<<<<

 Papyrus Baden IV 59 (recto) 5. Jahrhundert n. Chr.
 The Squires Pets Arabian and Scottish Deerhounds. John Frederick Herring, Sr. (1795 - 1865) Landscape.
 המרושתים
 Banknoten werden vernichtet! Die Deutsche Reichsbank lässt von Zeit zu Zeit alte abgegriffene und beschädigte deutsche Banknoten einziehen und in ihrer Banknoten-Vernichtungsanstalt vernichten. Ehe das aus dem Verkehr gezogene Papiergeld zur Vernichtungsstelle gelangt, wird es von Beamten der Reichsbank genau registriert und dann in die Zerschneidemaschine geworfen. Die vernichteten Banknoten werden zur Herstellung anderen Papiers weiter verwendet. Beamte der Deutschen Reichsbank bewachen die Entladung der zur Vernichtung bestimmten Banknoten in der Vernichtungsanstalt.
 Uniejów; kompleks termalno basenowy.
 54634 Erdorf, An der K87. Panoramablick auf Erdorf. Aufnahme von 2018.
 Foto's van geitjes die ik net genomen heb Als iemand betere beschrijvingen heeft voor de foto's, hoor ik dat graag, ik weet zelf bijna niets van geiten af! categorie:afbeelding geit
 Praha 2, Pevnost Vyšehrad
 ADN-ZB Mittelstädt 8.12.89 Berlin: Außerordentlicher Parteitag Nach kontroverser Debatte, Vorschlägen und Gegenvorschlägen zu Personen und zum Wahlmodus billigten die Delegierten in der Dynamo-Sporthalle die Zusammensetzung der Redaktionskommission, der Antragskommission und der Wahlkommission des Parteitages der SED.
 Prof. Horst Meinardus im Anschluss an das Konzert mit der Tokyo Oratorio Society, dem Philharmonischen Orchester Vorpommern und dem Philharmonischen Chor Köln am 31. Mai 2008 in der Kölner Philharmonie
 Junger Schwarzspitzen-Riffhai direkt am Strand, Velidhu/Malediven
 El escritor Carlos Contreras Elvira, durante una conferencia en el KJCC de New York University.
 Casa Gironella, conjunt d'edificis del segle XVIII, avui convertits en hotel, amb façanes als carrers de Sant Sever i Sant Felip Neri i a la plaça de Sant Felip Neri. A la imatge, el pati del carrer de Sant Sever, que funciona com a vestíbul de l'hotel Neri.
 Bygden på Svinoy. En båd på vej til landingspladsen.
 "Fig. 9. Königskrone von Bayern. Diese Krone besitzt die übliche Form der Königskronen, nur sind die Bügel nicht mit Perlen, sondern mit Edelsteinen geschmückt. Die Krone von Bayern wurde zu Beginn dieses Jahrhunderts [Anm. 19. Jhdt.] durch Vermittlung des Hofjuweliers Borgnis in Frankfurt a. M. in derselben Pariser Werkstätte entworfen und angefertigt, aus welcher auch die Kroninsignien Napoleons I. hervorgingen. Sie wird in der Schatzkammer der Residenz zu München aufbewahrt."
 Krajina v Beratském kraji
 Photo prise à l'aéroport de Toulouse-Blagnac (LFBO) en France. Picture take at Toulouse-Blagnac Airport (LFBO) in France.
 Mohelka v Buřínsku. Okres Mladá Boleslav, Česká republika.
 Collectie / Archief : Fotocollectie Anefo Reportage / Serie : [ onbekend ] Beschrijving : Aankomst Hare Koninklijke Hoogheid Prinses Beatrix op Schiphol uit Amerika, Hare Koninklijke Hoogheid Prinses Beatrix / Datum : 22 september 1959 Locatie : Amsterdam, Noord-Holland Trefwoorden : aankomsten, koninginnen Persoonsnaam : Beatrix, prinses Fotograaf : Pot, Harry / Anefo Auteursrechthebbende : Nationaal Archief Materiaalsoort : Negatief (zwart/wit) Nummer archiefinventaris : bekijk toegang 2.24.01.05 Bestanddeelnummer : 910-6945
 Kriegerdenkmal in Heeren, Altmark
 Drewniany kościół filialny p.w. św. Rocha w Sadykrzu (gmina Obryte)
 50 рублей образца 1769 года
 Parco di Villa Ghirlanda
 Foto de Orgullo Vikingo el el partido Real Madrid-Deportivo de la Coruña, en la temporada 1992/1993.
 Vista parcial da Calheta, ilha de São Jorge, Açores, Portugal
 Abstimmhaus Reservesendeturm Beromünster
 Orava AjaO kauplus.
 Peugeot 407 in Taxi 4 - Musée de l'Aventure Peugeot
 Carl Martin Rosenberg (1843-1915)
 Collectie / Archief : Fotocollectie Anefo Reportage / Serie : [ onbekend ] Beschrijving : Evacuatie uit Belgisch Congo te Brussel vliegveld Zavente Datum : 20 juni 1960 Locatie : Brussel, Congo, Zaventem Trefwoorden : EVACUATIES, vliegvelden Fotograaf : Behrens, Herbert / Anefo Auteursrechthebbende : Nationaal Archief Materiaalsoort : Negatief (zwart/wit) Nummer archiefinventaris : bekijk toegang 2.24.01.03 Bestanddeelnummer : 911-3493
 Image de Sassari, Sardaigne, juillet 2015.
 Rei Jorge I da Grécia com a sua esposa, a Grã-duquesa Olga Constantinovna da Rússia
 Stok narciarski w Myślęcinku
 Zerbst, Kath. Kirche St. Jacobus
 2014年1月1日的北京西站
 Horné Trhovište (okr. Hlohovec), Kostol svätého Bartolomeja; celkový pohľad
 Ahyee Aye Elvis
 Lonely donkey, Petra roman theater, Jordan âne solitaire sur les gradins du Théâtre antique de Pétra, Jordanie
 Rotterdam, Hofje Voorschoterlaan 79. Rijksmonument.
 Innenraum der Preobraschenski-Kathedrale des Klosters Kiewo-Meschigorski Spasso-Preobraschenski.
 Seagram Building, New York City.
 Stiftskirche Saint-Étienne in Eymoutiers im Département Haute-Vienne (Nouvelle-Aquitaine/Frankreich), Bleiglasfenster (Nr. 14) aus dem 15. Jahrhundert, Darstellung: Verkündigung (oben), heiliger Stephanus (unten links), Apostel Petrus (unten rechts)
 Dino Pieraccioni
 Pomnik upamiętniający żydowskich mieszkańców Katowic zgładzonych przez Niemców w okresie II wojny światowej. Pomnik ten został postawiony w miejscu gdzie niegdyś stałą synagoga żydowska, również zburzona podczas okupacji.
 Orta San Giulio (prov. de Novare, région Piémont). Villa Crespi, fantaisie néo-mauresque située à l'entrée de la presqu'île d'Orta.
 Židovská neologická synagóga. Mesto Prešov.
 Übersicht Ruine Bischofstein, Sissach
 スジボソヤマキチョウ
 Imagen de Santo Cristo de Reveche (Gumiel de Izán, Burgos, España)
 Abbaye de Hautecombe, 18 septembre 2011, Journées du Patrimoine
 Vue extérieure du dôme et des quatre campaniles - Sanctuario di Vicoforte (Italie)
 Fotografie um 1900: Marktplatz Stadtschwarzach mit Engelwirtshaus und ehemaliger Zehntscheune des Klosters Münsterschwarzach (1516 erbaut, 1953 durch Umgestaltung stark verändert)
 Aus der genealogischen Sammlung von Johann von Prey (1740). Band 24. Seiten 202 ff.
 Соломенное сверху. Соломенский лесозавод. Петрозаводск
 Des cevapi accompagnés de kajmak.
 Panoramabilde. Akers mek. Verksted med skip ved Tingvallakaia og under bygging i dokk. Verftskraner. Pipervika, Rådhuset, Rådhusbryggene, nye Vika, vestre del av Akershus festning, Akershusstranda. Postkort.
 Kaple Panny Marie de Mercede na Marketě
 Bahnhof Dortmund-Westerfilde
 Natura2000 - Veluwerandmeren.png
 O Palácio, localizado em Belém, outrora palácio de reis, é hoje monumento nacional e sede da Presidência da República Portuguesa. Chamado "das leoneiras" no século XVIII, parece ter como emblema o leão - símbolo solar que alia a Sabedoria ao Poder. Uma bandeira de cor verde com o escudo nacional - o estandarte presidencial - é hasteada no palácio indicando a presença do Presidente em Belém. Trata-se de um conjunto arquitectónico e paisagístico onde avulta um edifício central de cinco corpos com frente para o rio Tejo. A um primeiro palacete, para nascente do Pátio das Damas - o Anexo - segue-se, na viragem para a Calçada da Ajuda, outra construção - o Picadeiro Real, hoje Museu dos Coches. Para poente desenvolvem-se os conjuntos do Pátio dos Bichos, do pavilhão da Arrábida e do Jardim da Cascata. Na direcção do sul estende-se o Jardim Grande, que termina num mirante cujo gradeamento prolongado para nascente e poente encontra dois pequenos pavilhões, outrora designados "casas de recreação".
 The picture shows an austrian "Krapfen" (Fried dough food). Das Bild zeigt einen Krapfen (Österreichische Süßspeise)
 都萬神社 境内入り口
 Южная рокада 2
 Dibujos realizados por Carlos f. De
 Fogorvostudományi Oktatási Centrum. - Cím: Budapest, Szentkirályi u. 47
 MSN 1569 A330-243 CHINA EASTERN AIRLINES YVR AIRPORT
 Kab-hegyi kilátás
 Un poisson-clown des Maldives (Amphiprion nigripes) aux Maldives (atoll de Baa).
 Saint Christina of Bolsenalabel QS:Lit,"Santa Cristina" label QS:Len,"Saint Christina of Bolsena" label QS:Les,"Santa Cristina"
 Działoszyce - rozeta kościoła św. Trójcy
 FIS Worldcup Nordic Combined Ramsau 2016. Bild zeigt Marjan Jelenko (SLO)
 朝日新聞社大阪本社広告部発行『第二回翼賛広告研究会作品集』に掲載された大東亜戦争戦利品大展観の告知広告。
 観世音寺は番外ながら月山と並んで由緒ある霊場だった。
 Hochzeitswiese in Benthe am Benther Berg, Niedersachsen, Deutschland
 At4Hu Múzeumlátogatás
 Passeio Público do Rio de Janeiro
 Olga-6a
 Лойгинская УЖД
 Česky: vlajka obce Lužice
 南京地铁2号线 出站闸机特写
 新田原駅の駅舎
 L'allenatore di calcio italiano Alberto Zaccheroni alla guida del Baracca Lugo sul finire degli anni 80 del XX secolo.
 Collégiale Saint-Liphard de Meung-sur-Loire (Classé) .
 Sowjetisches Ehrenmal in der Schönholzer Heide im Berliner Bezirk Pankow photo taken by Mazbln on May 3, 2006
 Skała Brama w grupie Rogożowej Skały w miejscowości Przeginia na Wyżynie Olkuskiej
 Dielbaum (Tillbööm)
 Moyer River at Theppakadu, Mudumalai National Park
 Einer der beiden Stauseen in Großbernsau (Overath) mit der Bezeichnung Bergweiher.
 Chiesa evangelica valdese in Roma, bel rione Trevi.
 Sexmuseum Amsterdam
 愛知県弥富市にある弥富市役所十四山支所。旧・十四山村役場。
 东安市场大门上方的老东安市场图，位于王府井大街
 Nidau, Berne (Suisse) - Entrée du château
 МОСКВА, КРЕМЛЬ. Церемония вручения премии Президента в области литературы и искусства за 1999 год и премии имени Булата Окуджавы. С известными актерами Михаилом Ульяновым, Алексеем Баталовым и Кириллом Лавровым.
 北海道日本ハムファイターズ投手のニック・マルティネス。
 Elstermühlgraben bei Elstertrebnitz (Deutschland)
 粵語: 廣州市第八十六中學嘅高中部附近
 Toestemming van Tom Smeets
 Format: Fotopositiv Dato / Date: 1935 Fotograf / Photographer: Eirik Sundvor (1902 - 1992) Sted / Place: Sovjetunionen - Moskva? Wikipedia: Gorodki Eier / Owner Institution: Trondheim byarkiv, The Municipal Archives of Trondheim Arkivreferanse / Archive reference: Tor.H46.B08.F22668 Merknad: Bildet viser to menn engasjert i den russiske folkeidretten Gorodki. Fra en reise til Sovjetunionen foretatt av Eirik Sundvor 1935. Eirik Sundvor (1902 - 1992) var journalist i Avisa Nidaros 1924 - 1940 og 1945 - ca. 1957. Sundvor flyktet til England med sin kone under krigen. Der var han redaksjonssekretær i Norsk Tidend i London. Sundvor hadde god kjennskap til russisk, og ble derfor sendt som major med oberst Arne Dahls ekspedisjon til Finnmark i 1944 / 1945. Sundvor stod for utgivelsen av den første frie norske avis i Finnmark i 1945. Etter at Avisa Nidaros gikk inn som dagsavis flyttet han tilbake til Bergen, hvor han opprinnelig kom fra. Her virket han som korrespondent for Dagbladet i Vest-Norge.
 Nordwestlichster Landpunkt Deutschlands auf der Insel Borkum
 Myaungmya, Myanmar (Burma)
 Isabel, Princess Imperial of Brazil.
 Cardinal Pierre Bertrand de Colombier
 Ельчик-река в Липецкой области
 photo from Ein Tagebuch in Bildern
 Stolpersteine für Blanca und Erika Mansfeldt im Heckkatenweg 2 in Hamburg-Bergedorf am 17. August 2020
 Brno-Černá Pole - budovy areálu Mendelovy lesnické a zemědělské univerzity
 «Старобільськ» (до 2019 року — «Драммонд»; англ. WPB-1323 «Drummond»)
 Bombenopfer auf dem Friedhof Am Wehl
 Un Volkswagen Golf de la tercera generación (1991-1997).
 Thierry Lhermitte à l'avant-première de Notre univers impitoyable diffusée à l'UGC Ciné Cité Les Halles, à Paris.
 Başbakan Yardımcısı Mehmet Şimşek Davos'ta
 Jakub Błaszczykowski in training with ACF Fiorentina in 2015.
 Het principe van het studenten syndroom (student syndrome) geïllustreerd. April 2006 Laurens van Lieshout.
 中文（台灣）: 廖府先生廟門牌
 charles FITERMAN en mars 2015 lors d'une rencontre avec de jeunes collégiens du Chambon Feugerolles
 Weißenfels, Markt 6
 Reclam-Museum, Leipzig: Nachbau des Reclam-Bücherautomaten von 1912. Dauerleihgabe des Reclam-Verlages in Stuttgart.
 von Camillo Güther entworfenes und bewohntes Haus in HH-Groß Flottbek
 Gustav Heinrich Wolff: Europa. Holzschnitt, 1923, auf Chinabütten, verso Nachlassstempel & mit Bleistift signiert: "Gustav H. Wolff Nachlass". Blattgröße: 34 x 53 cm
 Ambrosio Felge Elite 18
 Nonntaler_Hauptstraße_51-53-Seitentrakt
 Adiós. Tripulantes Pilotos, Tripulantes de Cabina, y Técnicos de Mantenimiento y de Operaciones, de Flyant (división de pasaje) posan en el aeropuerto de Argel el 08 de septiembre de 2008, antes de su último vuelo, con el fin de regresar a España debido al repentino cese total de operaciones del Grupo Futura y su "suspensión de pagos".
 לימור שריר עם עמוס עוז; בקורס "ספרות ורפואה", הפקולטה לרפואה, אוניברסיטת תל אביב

>>>>

▶ **WHAT NEEDS TO BE DONE**: Only the lines from the one holding "Cardinal Pierre Bertrand de Colombier" to the end of the listing are to be written out, word for word.

▶ **WRITTEN ANSWER**:
 Cardinal Pierre Bertrand de Colombier
 Ельчик-река в Липецкой области
 photo from Ein Tagebuch in Bildern
 Stolpersteine für Blanca und Erika Mansfeldt im Heckkatenweg 2 in Hamburg-Bergedorf am 17. August 2020
 Brno-Černá Pole - budovy areálu Mendelovy lesnické a zemědělské univerzity
 «Старобільськ» (до 2019 року — «Драммонд»; англ. WPB-1323 «Drummond»)
 Bombenopfer auf dem Friedhof Am Wehl
 Un Volkswagen Golf de la tercera generación (1991-1997).
 Thierry Lhermitte à l'avant-première de Notre univers impitoyable diffusée à l'UGC Ciné Cité Les Halles, à Paris.
 Başbakan Yardımcısı Mehmet Şimşek Davos'ta
 Jakub Błaszczykowski in training with ACF Fiorentina in 2015.
 Het principe van het studenten syndroom (student syndrome) geïllustreerd. April 2006 Laurens van Lieshout.
 中文（台灣）: 廖府先生廟門牌
 charles FITERMAN en mars 2015 lors d'une rencontre avec de jeunes collégiens du Chambon Feugerolles
 Weißenfels, Markt 6
 Reclam-Museum, Leipzig: Nachbau des Reclam-Bücherautomaten von 1912. Dauerleihgabe des Reclam-Verlages in Stuttgart.
 von Camillo Güther entworfenes und bewohntes Haus in HH-Groß Flottbek
 Gustav Heinrich Wolff: Europa. Holzschnitt, 1923, auf Chinabütten, verso Nachlassstempel & mit Bleistift signiert: "Gustav H. Wolff Nachlass". Blattgröße: 34 x 53 cm
 Ambrosio Felge Elite 18
 Nonntaler_Hauptstraße_51-53-Seitentrakt
 Adiós. Tripulantes Pilotos, Tripulantes de Cabina, y Técnicos de Mantenimiento y de Operaciones, de Flyant (división de pasaje) posan en el aeropuerto de Argel el 08 de septiembre de 2008, antes de su último vuelo, con el fin de regresar a España debido al repentino cese total de operaciones del Grupo Futura y su "suspensión de pagos".
 לימור שריר עם עמוס עוז; בקורס "ספרות ורפואה", הפקולטה לרפואה, אוניברסיטת תל אביב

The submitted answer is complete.